Theoretical Study on the Mechanisms and Kinetics of Atmospheric Oxidation of Tetrafluoropropyne and Its Analogues.

Tetrafluoropropyne (C 3 F 4 ) is a potential dielectric in various electrical insulating equipment to replace the most potent industrial greenhouse gas, sulfur hexafluoride. Atmospheric oxidation of C 3 F 4 by OH radicals in the presence of molecular O 2 has been investigated theoretically in order to clarify the lifetime and degradation products at mechanistic and kinetic aspects. Energetic minimum-energy pathways for the C 3 F 4 + OH/O 2 reactions were calculated in detail using various theoretical methods including density functional M06-2X and CCSD for geometries, CBS-QB3, CCSD(T), and multireference RS2 with extrapolation to the complete basis-set limit for energies.

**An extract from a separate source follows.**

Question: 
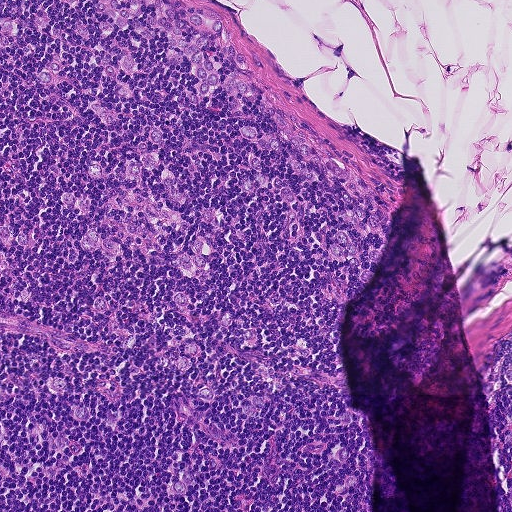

It has been demonstrated that the C 3 F 4 + OH reaction takes place via the bifurcated C-O addition/elimination routes leading to CF 3 C(OH)═CF and CF 3 C═C(OH)F radical adducts, where the latter is more preferable in view of the difference in barrier heights (1.3 vs 0.3 kcal/mol), followed by H-migration, HF-elimination, and C-C and C-F bond fission. The atmospheric lifetime of C 3 F 4 was estimated to be about 13 days, which is indicative of a very short-lived substance in the atmosphere. Further degradation of the energy-rich C 3 F 4 OH* intermediates by O 2 takes place spontaneously in view of the successive barrier-free and highly exothermic pathways, producing a variety of fluorinated acids, anhydrides, biacetyls, and regenerating OH radicals. For comparison, the reactions of C 3 H 4 , CF 3 CCH, and CH 3 CCF with OH radicals were examined to clarify the F-substitution effect. It is revealed that the reactivity of fluoropropynes could be either reduced by CF 3 or enhanced by atomic F attached to the acetylenic carbon. The present work provides a fundamental understanding of the reactions of fluoroalkynes with OH/O 2 . The use of C 3 F 4 as a promising eco-friendly gaseous dielectric alternative to SF 6 has been supported.